Esse turbilhão de experiências (decepção, desconstrução, novas descobertas, leituras inusitadas) teve seu resultado em dois tópicos que descreverei:
1) o regresso a tradição cristã:
Costumo dizer para meus amigos e conhecidos: “Foi o hinduísmo – Krishna – que me trouxe de volta ao cristianismo”. Toda essa leitura da Gita e das Upanishads foram me trazendo de volta a minha tradição, pois eu encontrava em cada verso, cada mantra, cada prashad, o amor divino. Amor esse que conheci na tradição cristã na figura de Jesus Cristo, o verbo encarnado.
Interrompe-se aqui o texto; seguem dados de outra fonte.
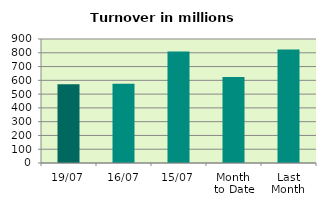
| Category | Series 0 |
|---|---|
| 19/07 | 571.616 |
| 16/07 | 574.454 |
| 15/07 | 809.747 |
| Month 
to Date | 624.627 |
| Last
Month | 824.124 |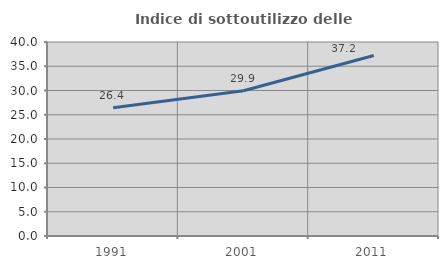
| Category | Indice di sottoutilizzo delle abitazioni  |
|---|---|
| 1991.0 | 26.425 |
| 2001.0 | 29.934 |
| 2011.0 | 37.231 |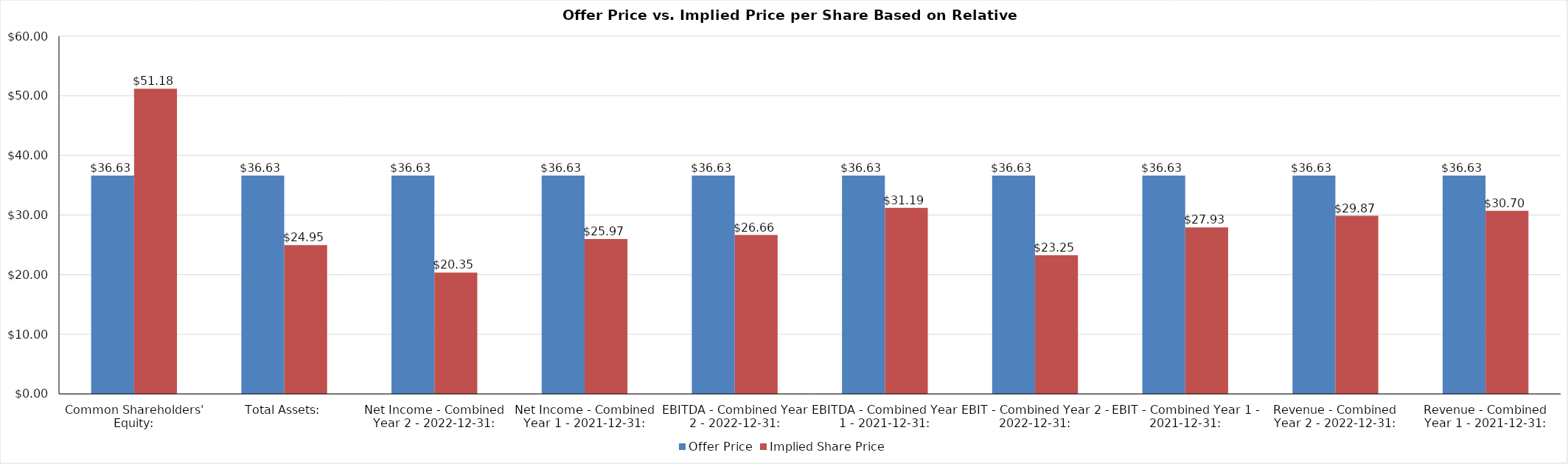
| Category | Offer Price | Implied Share Price |
|---|---|---|
| Common Shareholders' Equity: | 36.632 | 51.183 |
| Total Assets: | 36.632 | 24.95 |
| Net Income - Combined Year 2 - 2022-12-31: | 36.632 | 20.352 |
| Net Income - Combined Year 1 - 2021-12-31: | 36.632 | 25.967 |
| EBITDA - Combined Year 2 - 2022-12-31: | 36.632 | 26.657 |
| EBITDA - Combined Year 1 - 2021-12-31: | 36.632 | 31.195 |
| EBIT - Combined Year 2 - 2022-12-31: | 36.632 | 23.254 |
| EBIT - Combined Year 1 - 2021-12-31: | 36.632 | 27.93 |
| Revenue - Combined Year 2 - 2022-12-31: | 36.632 | 29.869 |
| Revenue - Combined Year 1 - 2021-12-31: | 36.632 | 30.698 |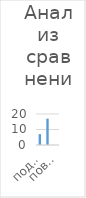
| Category | Series 0 |
|---|---|
| подтвердил | 7 |
| понизил | 17 |
| повысил | 0 |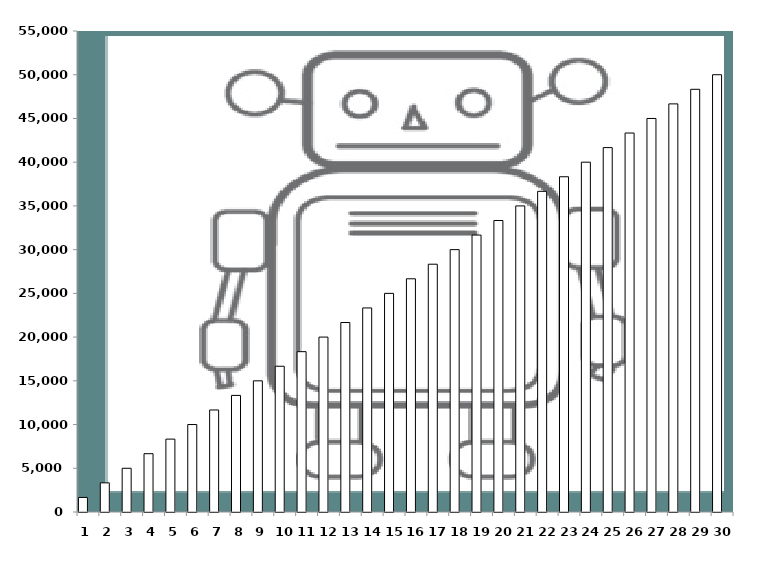
| Category | Series 0 | Series 1 |
|---|---|---|
| 0 | 1666.667 | 0 |
| 1 | 3333.333 | 0 |
| 2 | 5000 | 0 |
| 3 | 6666.667 | 0 |
| 4 | 8333.333 | 0 |
| 5 | 10000 | 0 |
| 6 | 11666.667 | 0 |
| 7 | 13333.333 | 0 |
| 8 | 15000 | 0 |
| 9 | 16666.667 | 0 |
| 10 | 18333.333 | 0 |
| 11 | 20000 | 0 |
| 12 | 21666.667 | 0 |
| 13 | 23333.333 | 0 |
| 14 | 25000 | 0 |
| 15 | 26666.667 | 0 |
| 16 | 28333.333 | 0 |
| 17 | 30000 | 0 |
| 18 | 31666.667 | 0 |
| 19 | 33333.333 | 0 |
| 20 | 35000 | 0 |
| 21 | 36666.667 | 0 |
| 22 | 38333.333 | 0 |
| 23 | 40000 | 0 |
| 24 | 41666.667 | 0 |
| 25 | 43333.333 | 0 |
| 26 | 45000 | 0 |
| 27 | 46666.667 | 0 |
| 28 | 48333.333 | 0 |
| 29 | 50000 | 0 |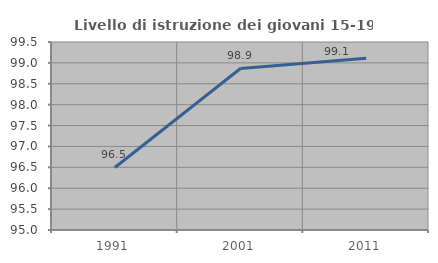
| Category | Livello di istruzione dei giovani 15-19 anni |
|---|---|
| 1991.0 | 96.496 |
| 2001.0 | 98.866 |
| 2011.0 | 99.112 |

O mistério da encarnação não se prende as categorias da religião institucional. Como bem lembra o filósofo Vattimo:
“A encarnação de Deus em Jesus Cristo [para Luigi Pareyson], longe de desmentir ou tornar ilegítimo os mitos das outras religiões, é uma sua, ainda que implícita, autorização. É justamente porque o Deus cristão se encarna em Jesus que se torna possível pensarmos Deus também sob a forma de um outro ser natural, como acontece em tantas mitologias não-cristãs” (VATTIMO, 2004, p. 40).
Através do caminho da meditação e recitação dos mantras conheci a meditação cristã, o que me aproximou ainda mais do cristianismo. Pude ler e reler os pais da igreja, livros sobre a oração do coração, até que encontrei o meu Guruji Dayananda, ou como é conhecido no Ocidente, Padre Bede Griffiths. Seu maravilhoso livro Rio de Compaixão – um comentário cristão ao Bhagavad-Gita. Que espetacular ter encontrado alguém que teve essa mesma sensação que eu! Lia lentamente o Bhagavad-Gita e os comentários do Padre Bede, como quem degusta seu prato preferido, saboreava cada palavra e reflexão a luz do cristianismo. Algo novo estava sendo gerado em mim.
2) o caminho do diálogo inter-religioso:
Em uma das muitas pesquisas que fiz para saber mais sobre o Padre Bede Griffiths, conheci um grupo que se reunia para compartilhar os mesmos ideias do Shantivanam (o mosteiro hindu-cristão no qual Griffiths dirigiu durante um período). Conhecida como a Sangha Shantivanam (ou “Oblatos Do Shantivanam Bede Dayananda”). Visitei para nunca mais deixar de ir. A definição de Sangha, segundo o Thich Nhat Hanh, é: “Uma comunidade de amigos praticando o Dharma juntos de forma a fazer acontecer e manter a consciência. A essência da Sangha é consciência, entendimento, aceitação, harmonia e amor.” Lá, ao meu entendimento, é a síntese do caminho do diálogo inter-religioso. Sem perder a identidade cristã-católica do mosteiro beneditino Shantivanam, consegue introduzir na sua liturgia diversos mantras e orações de outras tradições e uma leitura comparada da Bíblia e de outras Escrituras Sagradas. Evangélicos, protestantes, monges beneditinos, monges franciscanos, budistas, devotos de Krishna, ortodoxos, católicos, e outras pessoas de diferentes tradições, compartilhando a oração universal: Silêncio. A meditação.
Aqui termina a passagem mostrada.